Crise au Sahel : Prières du pape Léon XIV pour le Mali et le Tchad, après les récentes attaques terroristes

Bamako, 12 mai (AMAP) Le pape Léon XIV a exprimé dimanche son inquiétude face à la dégradation de la situation sécuritaire au Sahel, notamment au Mali et au Tchad, à la suite de récentes attaques terroristes ayant fait plusieurs dizaines de morts, a appris l’AMAP de Vativan News. À l’issue de la prière du Regina Caeli depuis la fenêtre des appartements pontificaux, le souverain pontife a déclaré avoir « appris avec inquiétude les informations faisant état d’une recrudescence de la violence dans la région du Sahel, en particulier au Tchad et au Mali ». Le pape a assuré « les victimes de [ses] prières » et exprimé sa « solidarité envers tous ceux qui souffrent », appelant également à la cessation des violences et à la reprise des efforts en faveur de la paix et du développement. « Je souhaite que toute forme de violence cesse et j’encourage tous les efforts en faveur de la paix et du développement dans cette terre qui m’est chère », a-t-il affirmé. Ces derniers jours, des groupes jihadistes ont attaqué plusieurs villages, notamment dans la région de Mopti, dans le centre du pays, faisant plusieurs morts, selon les informations rapportées par Vatican News.
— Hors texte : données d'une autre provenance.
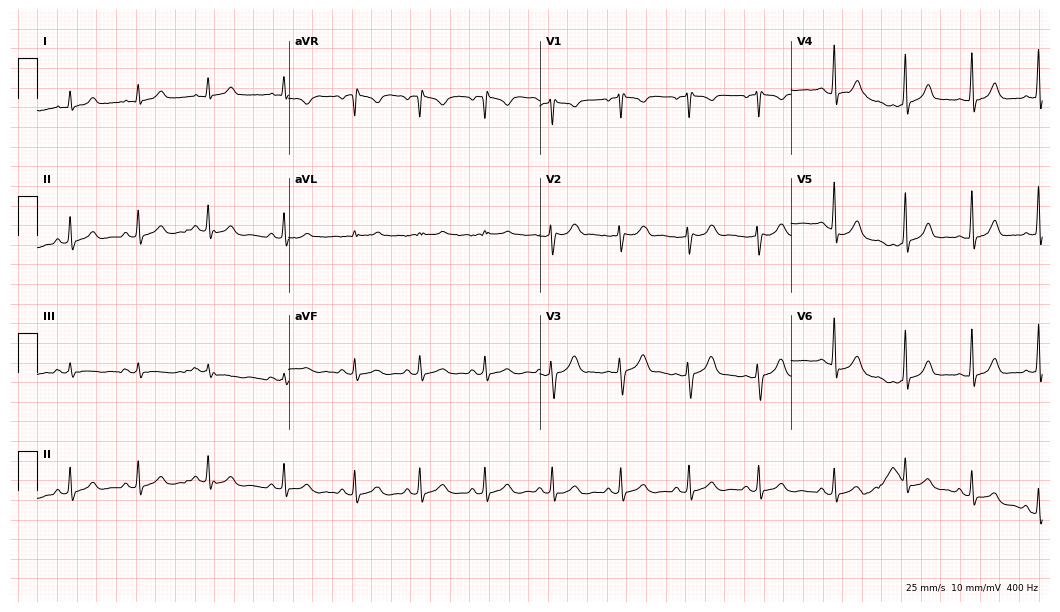
12-lead ECG from a 23-year-old woman (10.2-second recording at 400 Hz). Recorded interpretation: within normal limits.
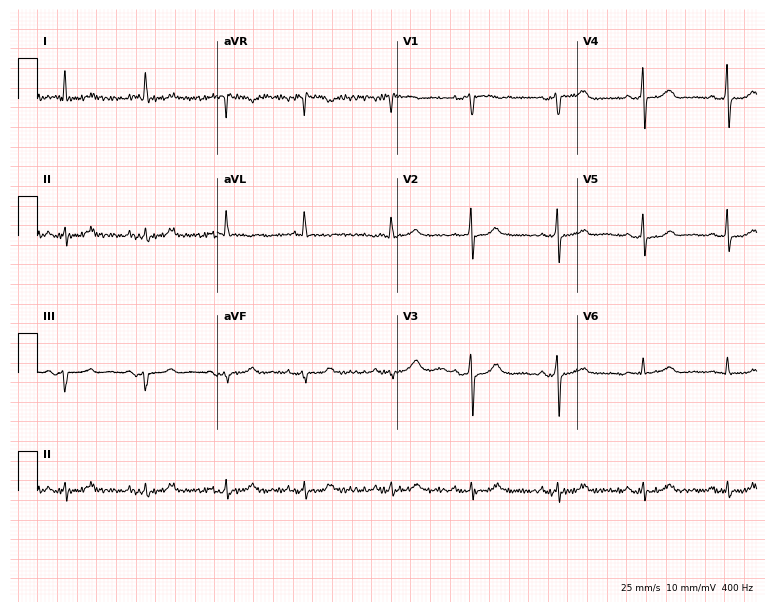
ECG — a male, 76 years old. Labelled as a normal ECG.
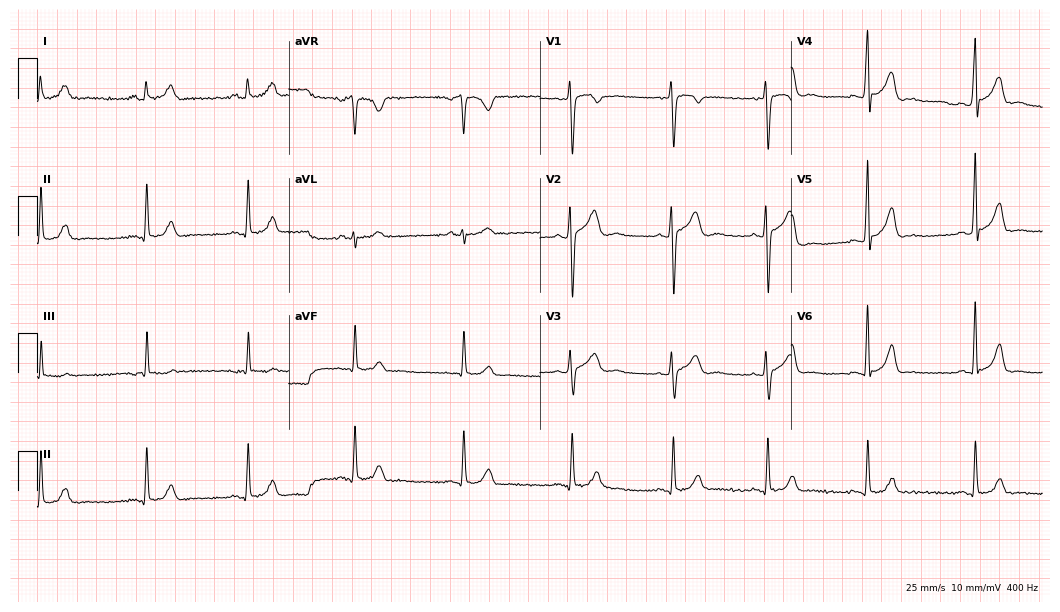
Standard 12-lead ECG recorded from a male, 26 years old. Read as a normal ECG.
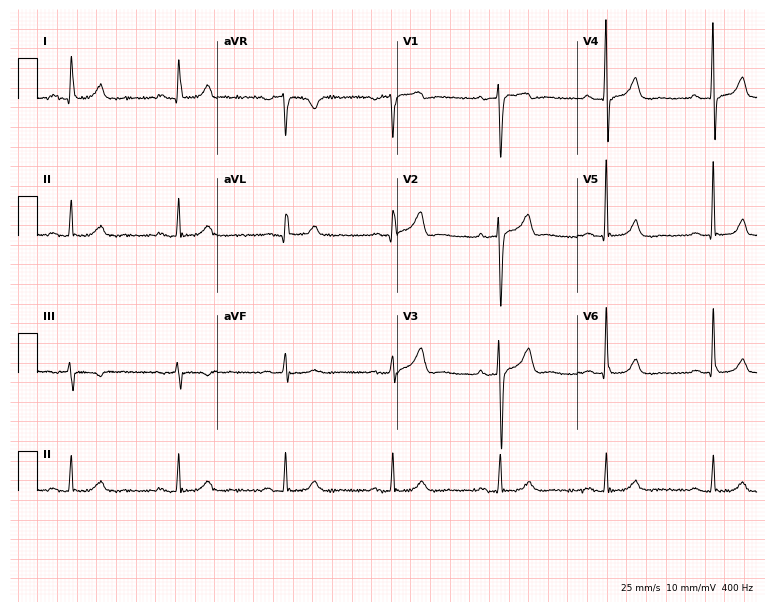
12-lead ECG from a male patient, 51 years old. Screened for six findings — first-degree AV block, right bundle branch block, left bundle branch block, sinus bradycardia, atrial fibrillation, sinus tachycardia — none is recorded.

Au Tchad, le gouvernement a décrété le 7 mai l’état d’urgence pour une durée de vingt jours dans la province du Lac, dans l’ouest du pays, après deux attaques attribuées à des jihadistes de Boko Haram ayant causé la mort de plusieurs soldats et fait plusieurs blessés. Le Mali et le Tchad sont confrontés depuis plusieurs années à des violences armées, menées par des groupes jihadistes opérant dans la région du Sahel. Les attaques contre les populations civiles et les forces de sécurité se sont multipliées ces derniers mois, accentuant les préoccupations sécuritaires dans la région. OS/KM(AMAP)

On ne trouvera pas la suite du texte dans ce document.